44:35 SHARON: Yeah, that sounds very cool. These days, so earlier on, you mentioned people whose questions were like, why doesn't this already happen? So these days, it does happen more or less like that. So what kind of questions or misconceptions do you still see folks who typically work on Chrome still have when it comes to this kind of stuff?

44:52 CHARLIE: I think it's often assuming that navigation is simpler than it is and not realizing how many corner cases matter and how all of these different features that have built on top of navigation interact with each other. So I think that's where we spend a lot of our time these days beyond the we want to improve site isolation. We want to make these abstractions easier for other people to understand. So I think that's one of the big challenges now is how many different directions the navigation code has been pulled and how those things interact with each other.

45:24 SHARON: Right. And that's kind of - was intentional initially, right?

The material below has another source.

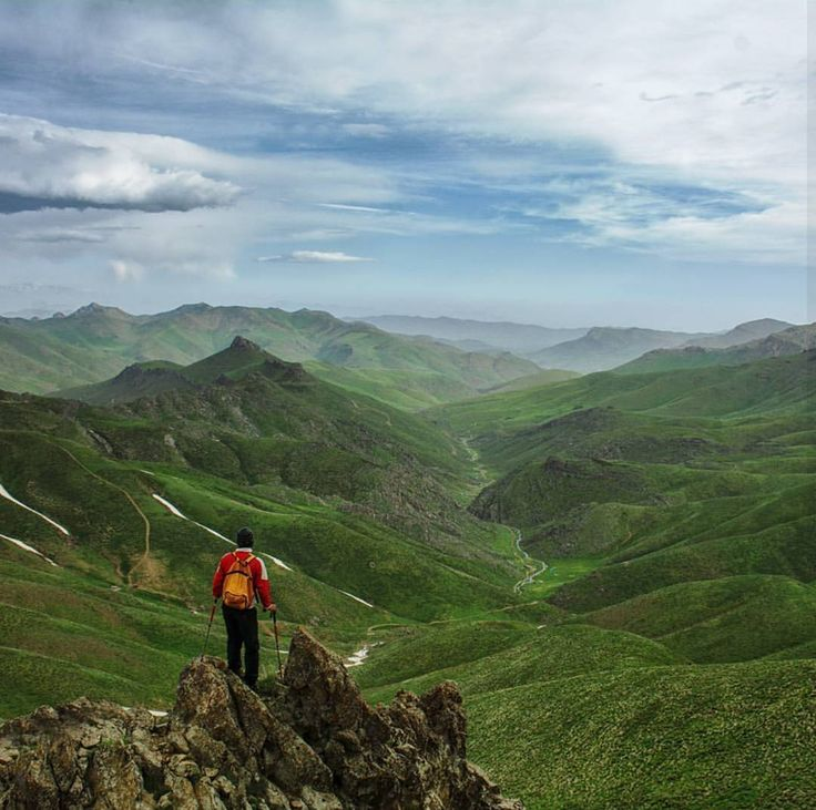 نمایی از قلعه شاه روستای لک بن

You don't want everyone who works on Chrome to have to know how all of this works, but then when you hide it so well, they're like, oh, this is fine. I'll just do my thing. It'll just be my one thing, but then everyone has such a thing, and then it becomes too many things. Yeah, I used to work on a different part of Chrome that was not related to this, and you see some of these big classes, like web content or whatever. You're like, oh, I'll just get what I need from that, and things will be fine, but you just don't even have any idea of all the things that could go wrong. So it's cool that someone is out here trying to keep that under control.

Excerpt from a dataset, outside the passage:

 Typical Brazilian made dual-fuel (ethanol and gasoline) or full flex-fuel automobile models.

46:00 CHARLIE: And I'm glad there's a lot of efforts to try to improve the APIs for how we expose these things, web content to web content, observer which is growing into quite a large API with many users, looking at ways to make these APIs easier to use and harder to make mistakes with. So I think those are worthwhile efforts.

46:20 SHARON: OK. Cool. Well, I think that covers all of it. Now, folks know how isolation works. Problem solved. This is great. All right, thank you very much. Great.

46:34 CHARLIE: Thanks. Oh, no. What? OK, hold on.